L’estrazione offshore è ancora più preoccupante. Non è presente nella legge sulle miniere del 1992 ed è stata inserita nella Parte VII (147-156) dell’attuale progetto di legge sulle miniere. L’attività estrattiva offshore non è stata ancora attuata da nessun Paese né nelle Zone Economiche Esclusive né nelle acque internazionali, per le quali l’Autorità internazionale dei fondali marini (Isa) non ha ancora concesso alcuna licenza “poiché vi è ancora disaccordo tra i 36 Stati nazionali membri del Consiglio Isa (168 Stati membri in totale) sul fatto che l’attività estrattiva in acque profonde sia considerata sicura dal punto di vista ambientale” (Weathering the Storm, Sydney, novembre 2024). L’esitazione abbraccia un’ampia gamma di preoccupazioni: le rotte migratorie dei pesci e dei grandi mammiferi marini come le balene, il rumore sottomarino che può disturbare l’ecosistema marino e i suoi modelli comportamentali, l’impatto sull’industria della pesca e sulla dipendenza delle comunità costiere dai prodotti del mare, le correnti oceaniche che portano i rifiuti, gli sterili e le sostanze chimiche velenose a qualsiasi distanza dal sito di trivellazione, il danno ambientale al mare e alla costa col possibile spostamento degli insediamenti umani che non hanno alternative di terra e di sostentamento. In considerazione di questi rischi evidenti, massicci e molto probabili (e di altri ancora imprevisti), Caritas PNG nel suo documento presentato il 4 aprile scorso ha chiesto la rimozione della Parte VII (Miniere offshore) dalla versione finale del Mining Act 2025 e l’imposizione di una moratoria permanente su questa pratica. Niente miniere offshore nel futuro della Papua Nuova Guinea. Le comunità costiere lo rifiuteranno sicuramente se si trova all’interno della Zona Economica Esclusiva della PNG, mentre sarà più difficile opporsi, pur subendo le stesse conseguenze negative, se si trova più al largo, in acque internazionali.
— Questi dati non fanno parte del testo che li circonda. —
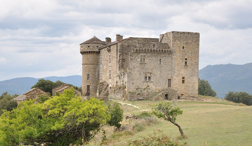 Château d'Aujac en Cévennes 30450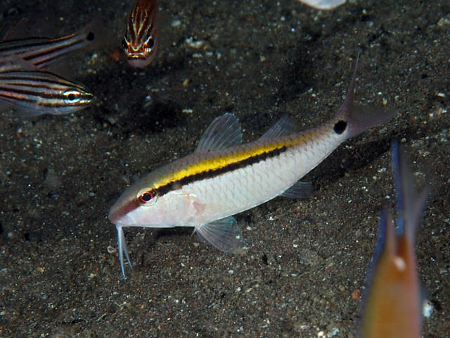 オオスジヒメジ Parupeneus barberinus

Un motivo in più, quindi, perché Caritas PNG sostenga una proposta specifica del Centre for Environmental Law & Community Rights Inc. (Celcor), con sede a Port Moresby, per il disegno di legge sulle attività minerarie del 2025: aggiungere e includere il consenso libero, preventivo e informato (Fpic) come disposizione separata nella legge. In questo modo, si rende obbligatoria una consultazione completa e una mappatura sociale prima di svolgere qualsiasi attività mineraria. L’interazione dei richiedenti minerari con le comunità locali dovrebbe essere monitorata da organismi indipendenti, per evitare facili manipolazioni di comunità remote e scarsamente istruite. “I proprietari terrieri devono essere pienamente considerati, poiché gli impatti ambientali negativi dell’attività mineraria spesso superano i benefici percepiti dagli sviluppi estrattivi all’interno delle loro comunità” (nota di Celcor). Non è un mistero che le aziende che normalmente si spacciano per “sviluppatori” (non solo nel settore minerario) siano in realtà degli “sfruttatori”. E comprare i leader delle comunità locali e dividere i proprietari terrieri con privilegi e vantaggi per ottenere meglio il consenso è una pratica diffusa.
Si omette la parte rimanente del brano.